Themes are a blessing, but some themes are too broad to work with, and others are too specific. Ask ten thousand writers to come up with stories about “war,” for instance, and you’ll get a spray of stories in response that will be impossible to categorize. But ask them to tell stories about the Battle of Thermopylae in particular and you’ll likely get too many stories that are way too similar.
But “pie and whiskey” falls right into the Goldilocks zone of themes. People love whiskey and people hate whiskey. Most right-thinking Americans love pie, but there are lots of different kinds of pie. The words evoke the idea of indulgence — likely, overindulgence —and warmth and togetherness. Pie is family, whiskey is friends. Both can go wrong.
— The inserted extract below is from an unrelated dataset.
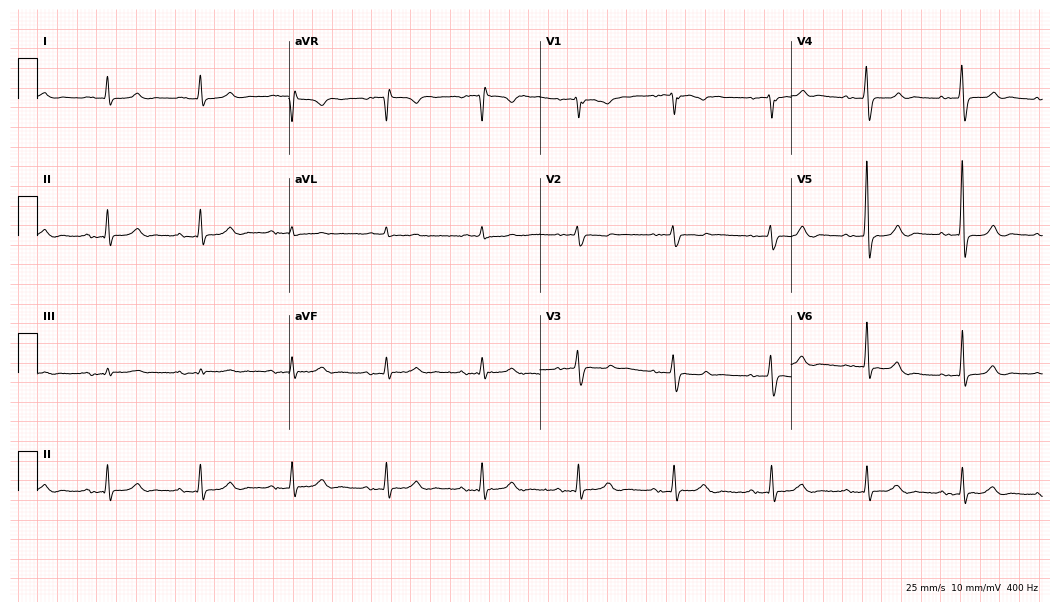
Electrocardiogram, a male, 74 years old. Interpretation includes first-degree AV block.

Like any great anthology, the outliers in the new Pie & Whiskey collection are the chapters that grab your attention first. Shawn Vestal, for instance, writes a short piece about Frito Pie that stretches the definition of “pie” to its breaking point. But many of the very best pieces hew right to the heart of the theme: Gary Lilley’s poem “Meet Me in the Bottom” ends with a line that sums the entire anthology up in a handful of syllables: “I need to get the cold out of my bones.”
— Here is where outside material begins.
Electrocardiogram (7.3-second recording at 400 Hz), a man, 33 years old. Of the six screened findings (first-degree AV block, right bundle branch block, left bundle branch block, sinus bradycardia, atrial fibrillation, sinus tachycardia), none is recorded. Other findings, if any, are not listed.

Standout contributors to Pie & Whiskey include Ed Skoog, Debra Magpie Earling, Margot Kahn, and Nicole Sheets. The book also contains some recipes for pie and cocktails; I haven’t tried any of them, but I have eaten Lebo’s pies before and I can attest to their extreme deliciousness. Lebo teaches pie-making classes, so if you follow the directions you’ll likely come away with something resembling a good pie.
This Wednesday, Town Hall will present a Pie & Whiskey reading at Washington Hall. Tickets are ten bucks, but that gets you a shot of whiskey. (This reading is for 21-and-over-types; I suspect that we teetotalers are pretty much screwed when it comes to discounts, though maybe you can will your entry shot over to a friend.) Readers include Ligon and Lebo, along with Tod Marshall, Elizabeth Colen, Robert Lashley, Jess Walter, Kristen Young, Lilley, and Vestal. Lashley, Lebo, and Walter are world-class readers. The other folks on the bill are pretty great, too. And even if half of the readers were having an off-night, there’s still likely to be plenty of carbs and booze onhand to keep you warm.